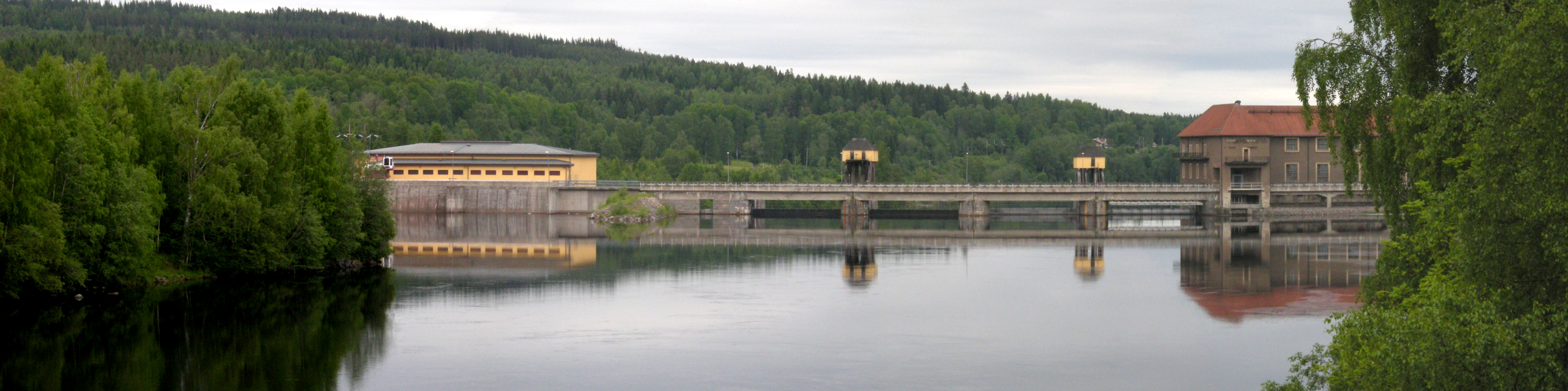 Forshuvudforsens kraftverk. Sammansatt bild.
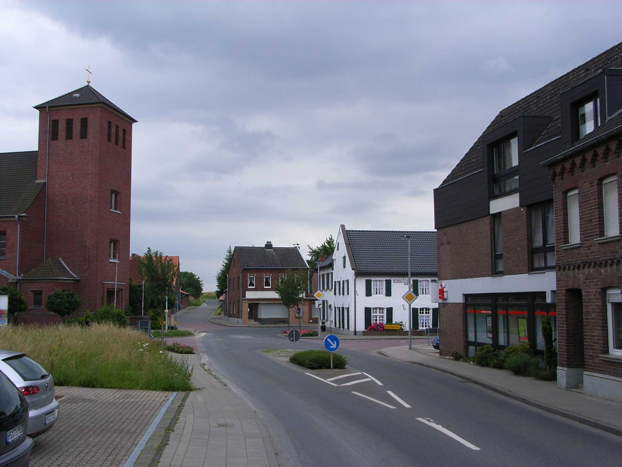 Ortszentrum Erkelenz-Golkrath
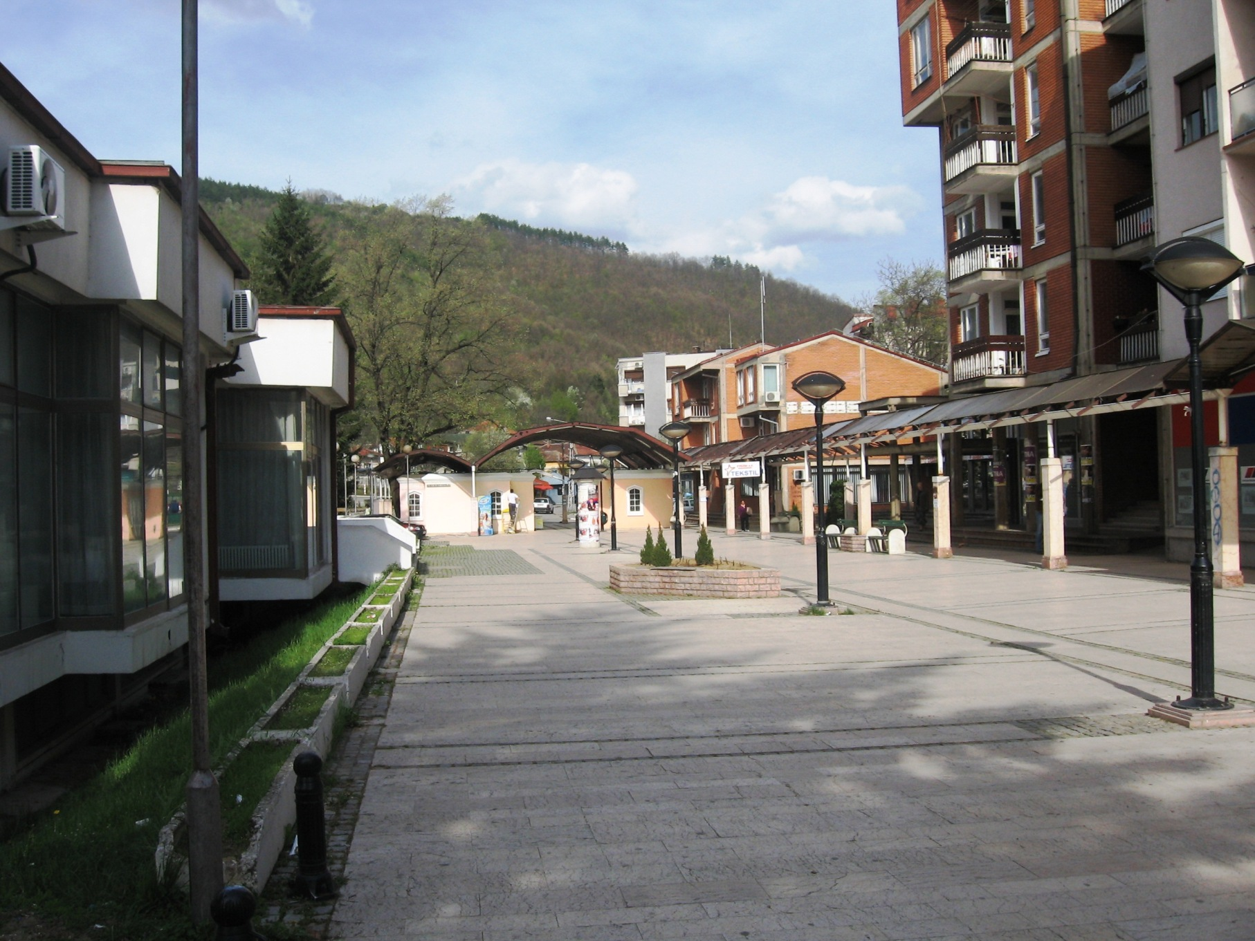 Пешачка улица у Сурдулици.

------

» Your instructions: Restating the data word for word is the task, and pictures are to be omitted.

» Expected answer:
 Forshuvudforsens kraftverk. Sammansatt bild.
 Ortszentrum Erkelenz-Golkrath
 Пешачка улица у Сурдулици.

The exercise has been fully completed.